Saudi Arabia to build US$10 billion oil refinery at China-funded Gwadar Port in Pakistan

  • Project will make Middle Eastern nation ‘an important partner in the China-Pakistan Economic Corridor’, Pakistan’s Petroleum Minister Ghulam Sarwar Khan says

Saudi Arabia plans to set up a US$10 billion oil refinery at Pakistan’s deep water port of Gwadar, which is being developed with the help of China, the Saudi energy minister said on Saturday.

Pakistan wants to attract investment and other financial support to tackle a soaring current account deficit caused partly by rising oil prices. Last year, Saudi Arabia offered Pakistan a US$6 billion package that included help to finance crude imports.

“Saudi Arabia wants to make Pakistan’s economic development stable through establishing an oil refinery and partnership with Pakistan in the China-Pakistan Economic Corridor,” Khalid al-Falih told reporters at the Indian Ocean port.

Gwadar Port is being developed with funding from China.

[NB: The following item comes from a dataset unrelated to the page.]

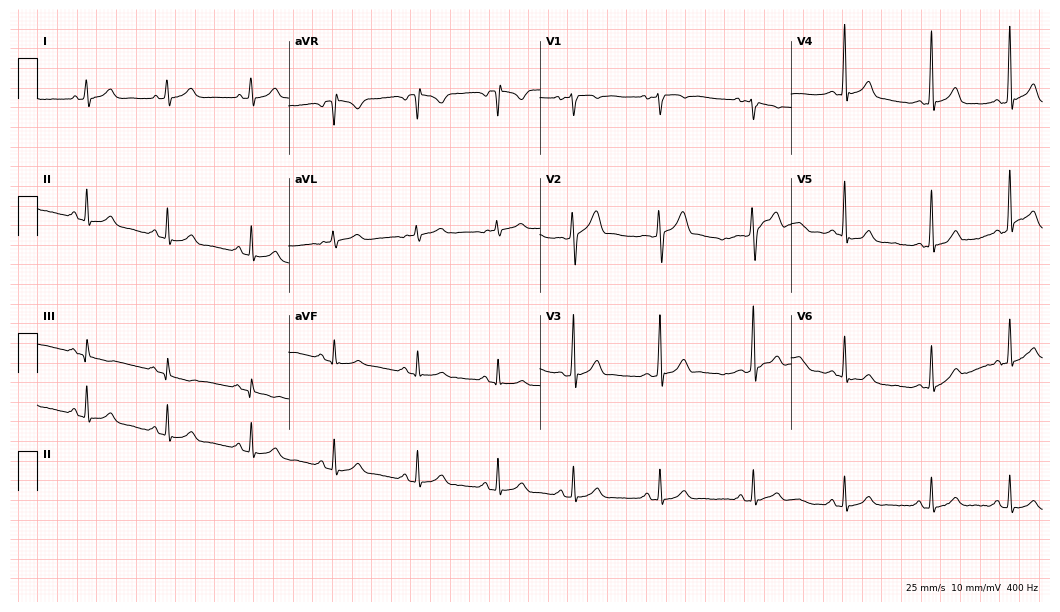
Resting 12-lead electrocardiogram. Patient: a male, 34 years old. Read as a normal ECG.
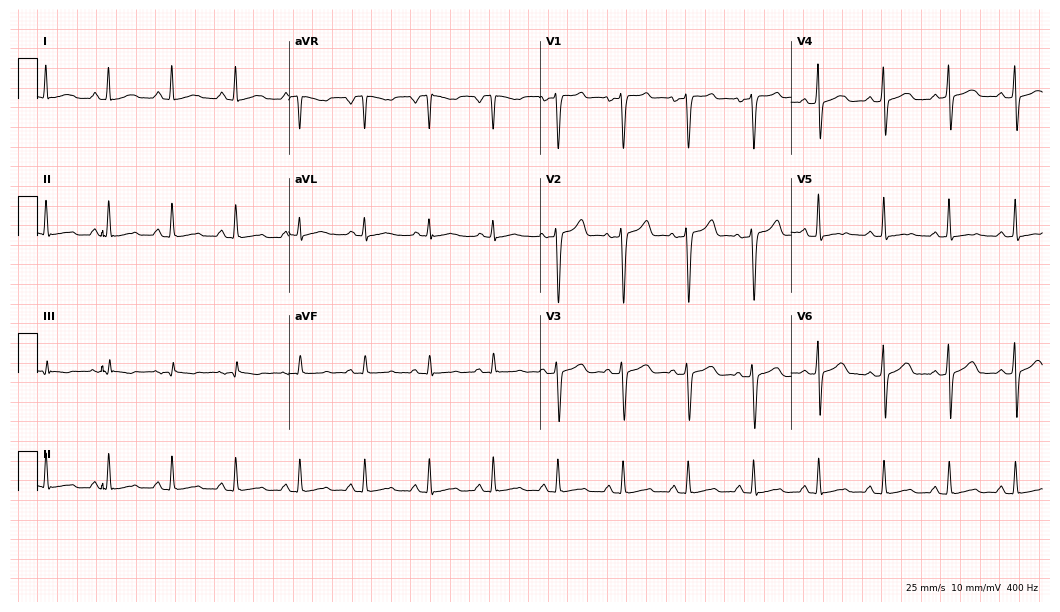
Electrocardiogram (10.2-second recording at 400 Hz), a 23-year-old female. Overall reading on record: normal ECG.

Photo: AFP

Crown Prince Mohammad bin Salman would visit Pakistan next month to sign the agreement, he said, adding that Saudi Arabia would also invest in other sectors.

Beijing has pledged US$60 billion as part of the China-Pakistan Economic Corridor (CPEC) that involves building power stations, motorways, new and upgraded railways and higher capacity ports, to help turn Pakistan into a major overland route linking western China to the world.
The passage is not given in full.